Israeli gene therapy ‘edits cancer code’
CAN A cure for cancer really be in sight? Ori Zelichov, a visionary Israeli biochemist, believes it could be and is convinced the answer lies in the power to modify mutating genes — cutting out the bad stuff causing disease and replacing corrected genes that will not cause any more trouble. “The tools we already have make it possible to edit genes in the same way you might edit code,” he says.
After qualifying as a doctor, Zelichov was involved in cancer research at Israel’s National Institute of Biotechnology. He was appalled by the lack of precision faced by medics treating cancer. “I saw doctors didn’t have accurate enough tools to differentiate between tumours and surrounding cells,” he says. So he founded Boomerang to explore a solution.
“I had the idea of using genetic editing tools to put colour into cancer cells to help differentiate them but then I thought: ‘Why don’t we kill those cells instead of just colouring them?’”
His system for targeting cancer cells looks for two different markers, unlike other systems, which use just one.
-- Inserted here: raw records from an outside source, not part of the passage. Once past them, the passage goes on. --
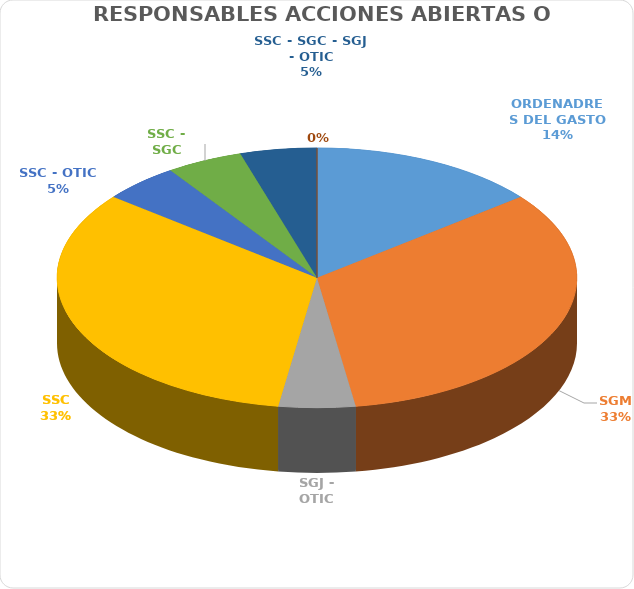
| Category | Series 0 |
|---|---|
| ORDENADRES DEL GASTO | 3 |
| SGM | 7 |
| SGJ - OTIC | 1 |
| SSC | 7 |
| SSC - OTIC  | 1 |
| SSC - SGC | 1 |
| SSC - SGC - SGJ - OTIC | 1 |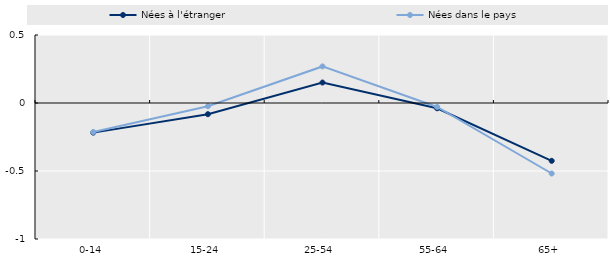
| Category | Nées à l'étranger | Nées dans le pays |
|---|---|---|
| 0-14 | -0.218 | -0.214 |
| 15-24 | -0.082 | -0.024 |
| 25-54 | 0.15 | 0.269 |
| 55-64 | -0.039 | -0.029 |
| 65+ | -0.425 | -0.518 |

This improves accuracy. The gene-editing involves introducing viruses into the cells to modify them. “We can direct an enzyme complex to where it is need- ed and then use it to cut out mutated genes and replace them with corrected ones, treating not just the disease which has already developed but the root of the disease to hopefully prevent it returning,” he says.
If the idea of invading bodies with a virus sounds scary, Zelichov points out that Boomerang’s system has been shown to be active only in cancer cells — whose destructive genes it actually causes to commit suicide — while levels of the complex were undetectable in healthy cells.
Best of all, Zelichov’s system is both cheap and highly accurate, he says, although Boomerang is trying to raise $1 million to do further tests and refine what may one day be seen as a groundbreaking tool in the battle to beat cancer. Meanwhile Boomerang’s system, based on research at Ben Gurion University, has won first place in a synthetic biology competition in Boston and attracted attention in China’s Global Innovation Awards.
Could it one day be considered a cure? “Theoretically yes, once an efficient system has been found to deliver the therapy,” says Zelichov. “But that’s not our own area of expertise, so we must hope that somewhere in the world someone is concentrating on that side of the problem as hard as we are focusing on what we know how to do.”